The Bench observed in a footnote: “Here it will be unfair not to state that in course of hearing of the case when the court expressed its bewilderment over the price of the drug, it was strenuously stated on behalf of the appellant (Novartis) that they also ran a huge charitable programme under which the drug was supplied free to the needy persons. However, to the question by the court why the appellant could not abolish the charitable programme and at the same time bring down the price of the drug so as the total revenue from the sale of the drug remains the same as it is with the abnormally high price and the charitable programme, no satisfactory answer was provided on behalf of the appellant.”
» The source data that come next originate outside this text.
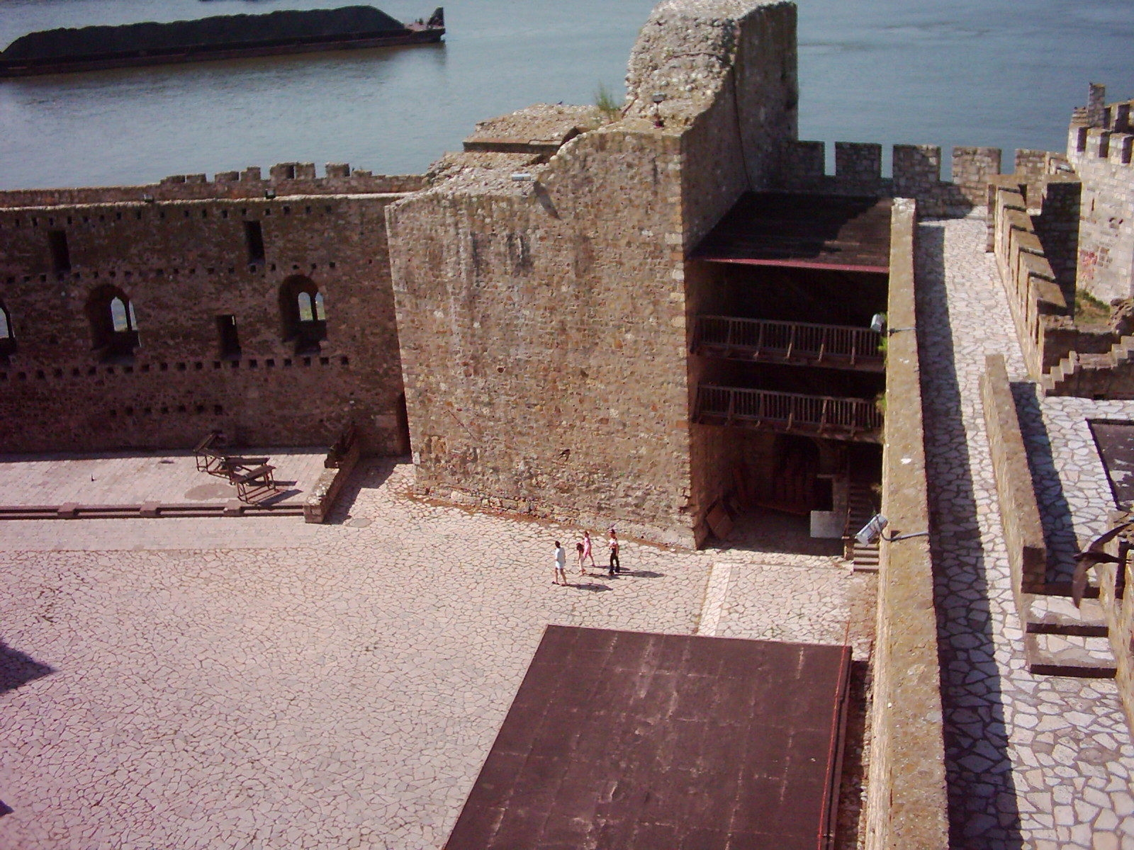 My picture. My editing. I give it (the picture) to the world
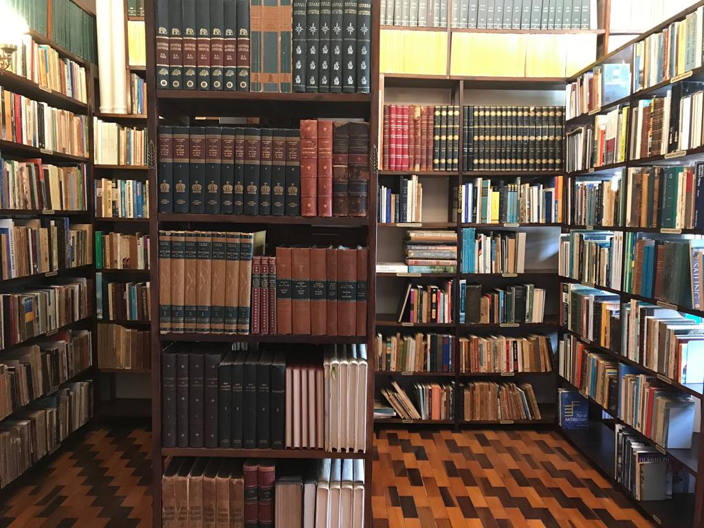 Vista parcial da Biblioteca Naval do CCMSC, localizada no segundo piso do Museu Naval, no Forte Santa Bárbara, em Florianópolis.
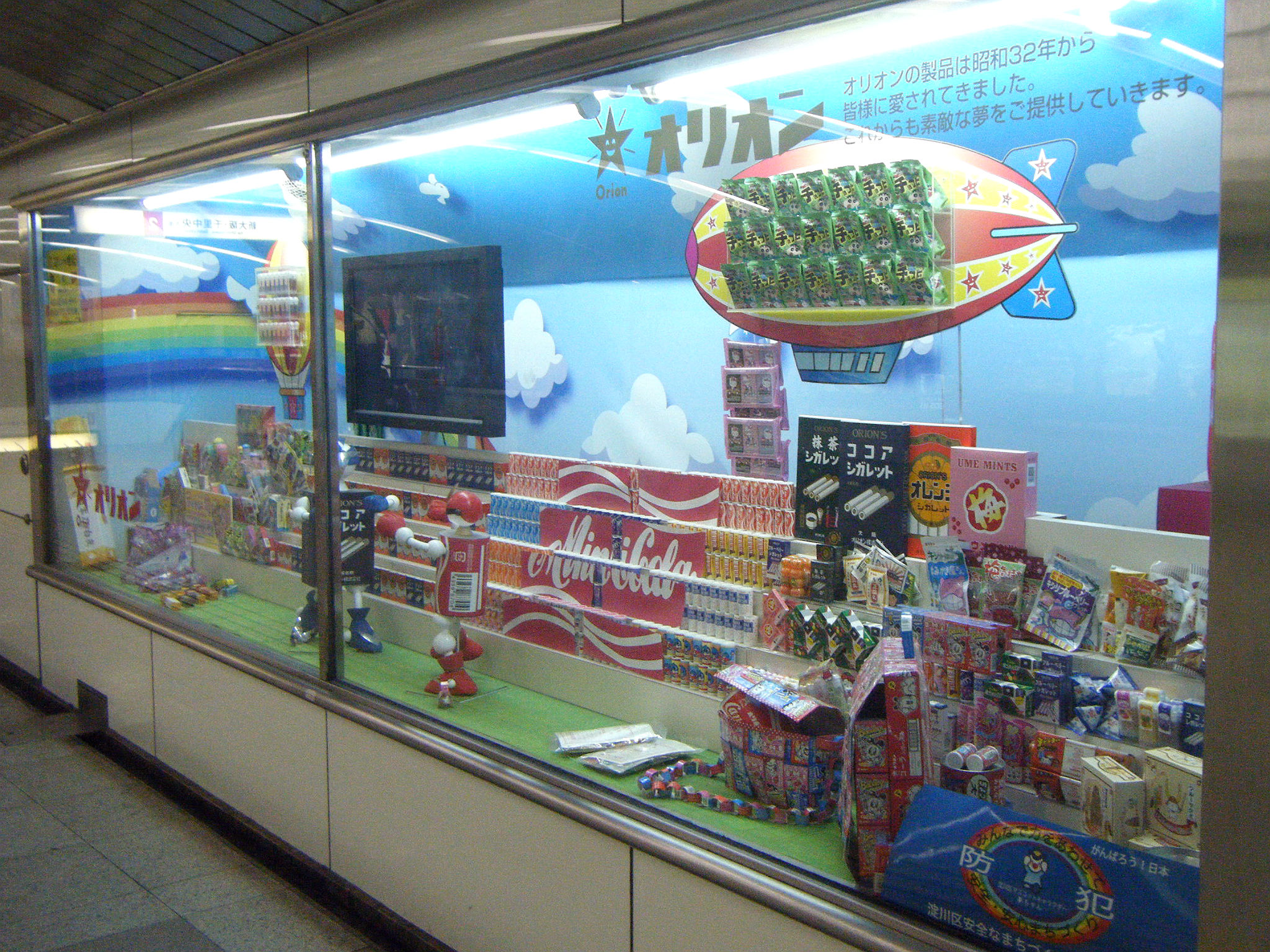 オリオン株式会社 ショーウィンドー 地下鉄御堂筋線梅田駅・北改札口内
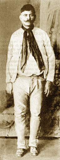 General Francisco Alarcón Sánchez

Imatinib mesylate helps in the treatment of chronic myeloid leukaemia, a form of blood cancer. According to a study, it controls the cellular action that allows the cancer to grow but does not cure the disease. It has been patented in many countries by Novartis, which has, therefore, questioned the merits of the Supreme Court’s judgment. It has been reported that Novartis currently sells Glivec for Rs.4,115 a tablet, while Resonance, an Indian generic drug company, sells it for Rs.30 a tablet. Novartis had secured exclusive marketing rights (EMR) in 2003 to market Glivec, and this was challenged by the companies selling its generic variety at much cheaper rates.
Frontline’s comprehensive coverage of the issue in its May 4, 2012, edition had brought out how India’s ability to produce and market life-saving drugs at affordable prices faced a stiff challenge from some global pharmaceutical companies fighting to prolong their patent monopolies beyond the mandatory 20-year period. The Novartis case in the Supreme Court marked such a challenge, which has been decisively resolved in favour of the legislative intention behind the 2005 Patents Act amendments. Observers expect the judgment to benefit not just cancer patients but others suffering from serious ailments such as HIV, diabetes and hepatitis. The ruling may well set a healthy precedent for the remaining legal battles between generic manufacturers and fraudulent patent seekers.